Be a friend to yourself, or how to exit a negative thought spiral
Negative thoughts and reality
I can’t stand in front of an audience.
I got this promotion by pure luck, I was in the right place at the right time.
They only complimented me out of courtesy.
70% of our spontaneous thoughts are negative. It that was not enough we tend to hang onto some our negative thoughts. This is called a negative spiral. Or in my case: you managed to upset yourself again Eszter.
What is wrong with these negative thought patterns?
It’s that you put many of these into your basket and bake your own suffer-cake. These thoughts are often catastrophising, envisioning a negative future detached from reality, other times simply blocking your happiness or success. When you believe for a second the negative future painted in your head then you sign yourself up for some bad feelings. Of course they will not laugh at you during your presentation but you have already started feeling bad for it. For no reason.
This behaviour can lead to stress, anxiety or even depression.
How to step out of the negative thought spiral?
The first very important step is to notice your thought patterns. Two things helped me: practicing mindfulness, thanks to which I’m much more present in my thoughts and I improved my ability to look at them realistically. For your thoughts are not reality but only your filter on reality.

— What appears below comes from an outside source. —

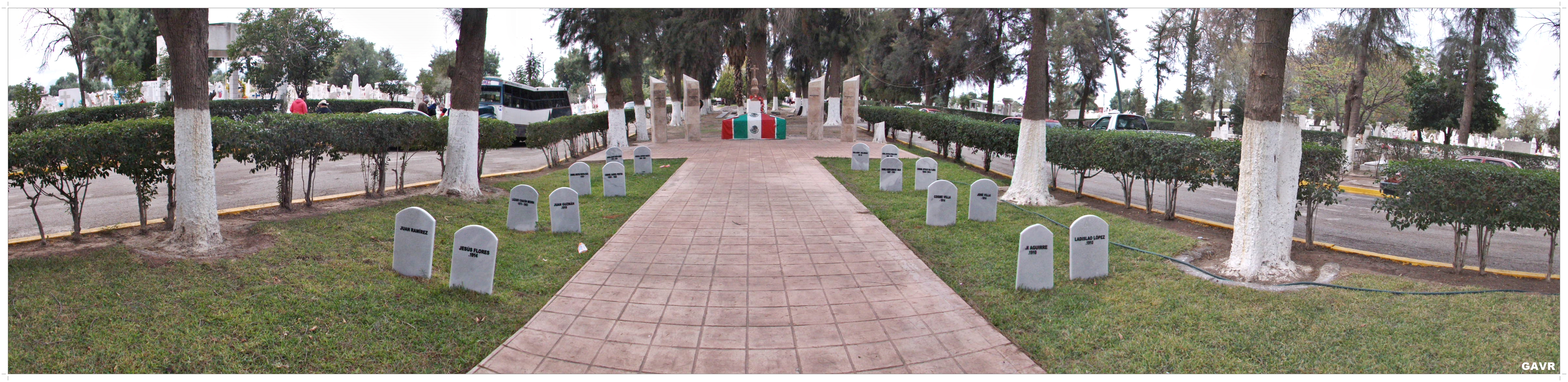 cementeriogp

The other tool is to write down your worries when they arise. This helps in many ways. Firstly it gives you a task instead of catastrophizing that will snap you out of it. When writing down these negative inner monologues you suddenly come back to reality, your head becomes clear and you are able to see that maybe your fears are not that realistic after all. Also your notes help you identify your recurring thought patterns and work on them.
Label those hard feelings
Anger. Stress. Fear. Label your difficult feelings, it will help you calm down. When you try to put a one word label on what you feel your brains switches to “think-mode” instead of “feel-mode”. Or simpler: you’ll have less mental capacity to feel bad when you’re thinking about what that bad feeling that you are going through at the moment is. In it’s twisted way it has some logic in it.
Be a friend to yourself.
In these negative spirals you often behave as your own worst critic. When you catch yourself having these negative thoughts, ask yourself:
Would I say this to a friend what I’ve just said to myself?
I personally love elegant, smart, complex methods but this simply question helped me realise how cruel we can be with ourselves.
Try this breathing exercise:
This breathing exercise helps you to switch back from “fight or flight” mode to relaxed mode.
Have empathy for yourself
Don’t forget, this behaviour is natural and happens to everyone. Don’t blame yourself when negative thoughts come, just try not to follow them to the bottom of the spiral. You can do it.